Монаху долго не удавалось вынуть гигантский кинжал из судорожно сжатой руки Прангулашвили. Пришлось смазать рукоятку салом и полить пальцы маслом. Высвободив, наконец, кинжал, старик вложил его в ножны.
— Что же это со мною приключилось? — с недоумением воскликнул Прангулашвили, придя в себя на третий день.
— Ты ранен, сын мой.
— Где я?
— У меня в келье.
— Дай пить…
— Вот вода, сын мой.
— Спасибо. А давно я ранен?
— Три дня прошло с тех пор.
— Освободи-ка меня от повязок.
— Я и сам хотел осмотреть твои раны.
Монах впал в изумление, увидев вместо зияющих ран едва заметные красноватые рубцы.

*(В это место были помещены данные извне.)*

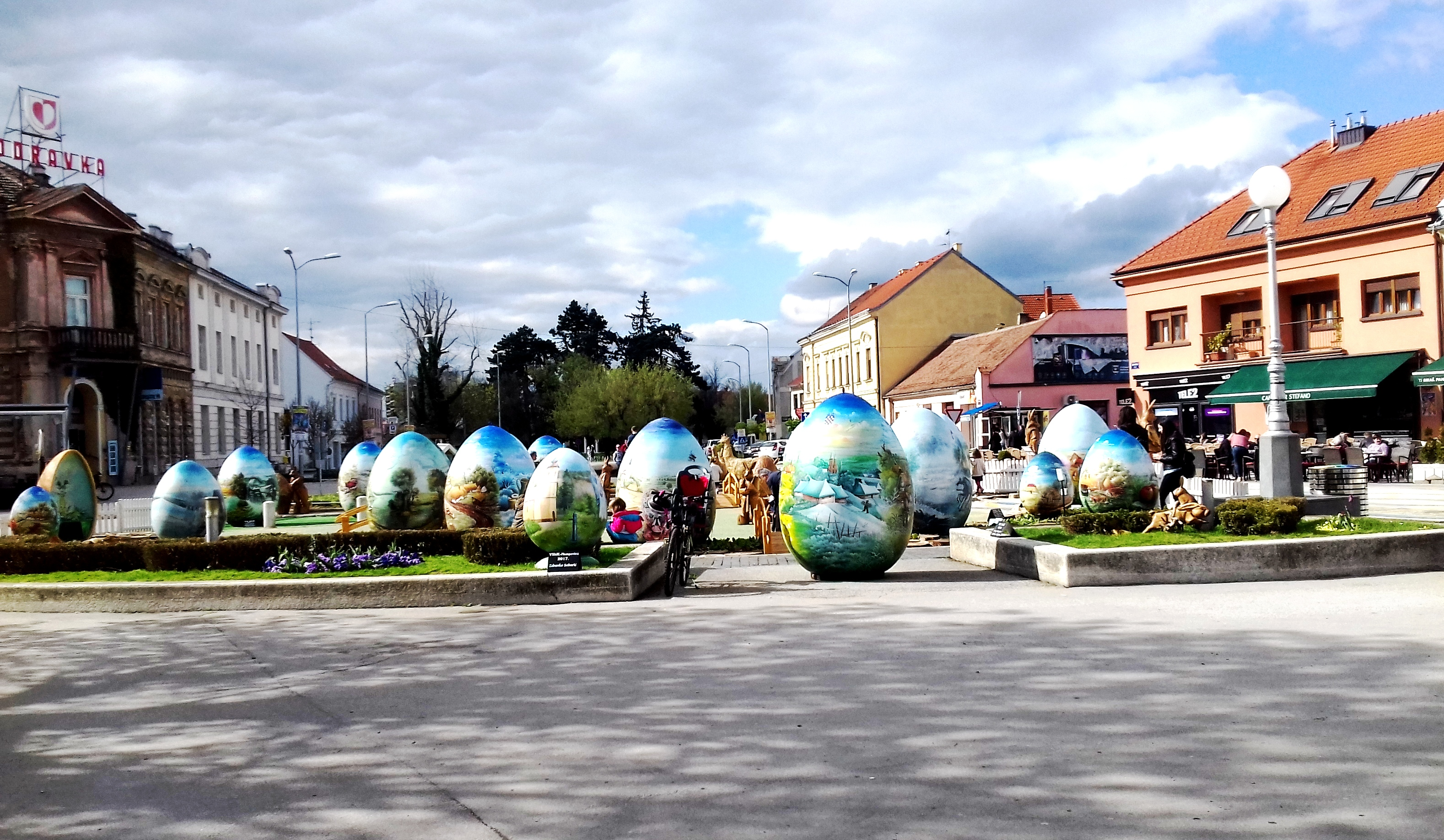 2019-es tojások, Kapronca

Только две раны чуть кровоточили — рассеченное топором плечо да кинжальная рана от лба к носу.
— Дай снова перевяжу, — сказал монах.
— Не стоит, святой отец, присыпь солью, и все.
— Что ты, сынок? Соль ведь жжет, боль такая — не стерпишь!
— Пустяки! Схвачусь с врагом и забуду.
Прангулашвили легко вскочил с ложа, — казалось, вздремнув после обедни, он спешит теперь на веселую пирушку.
— Слава тебе, господи! — воскликнул монах. — Ты создал человека-скалу, и ты же сотворил человека-былинку…
Прангулашвили долго хранили диковинный кинжал легендарного предка.
Кинжал стоял в углу, и нужно было обладать богатырской силой, чтобы извлечь его из ножен.
Лемех сохи, мотыга, лопаты и топоры, поныне еще принадлежащие семье Прангулашвили, выкованы из чистой стали этого кинжала.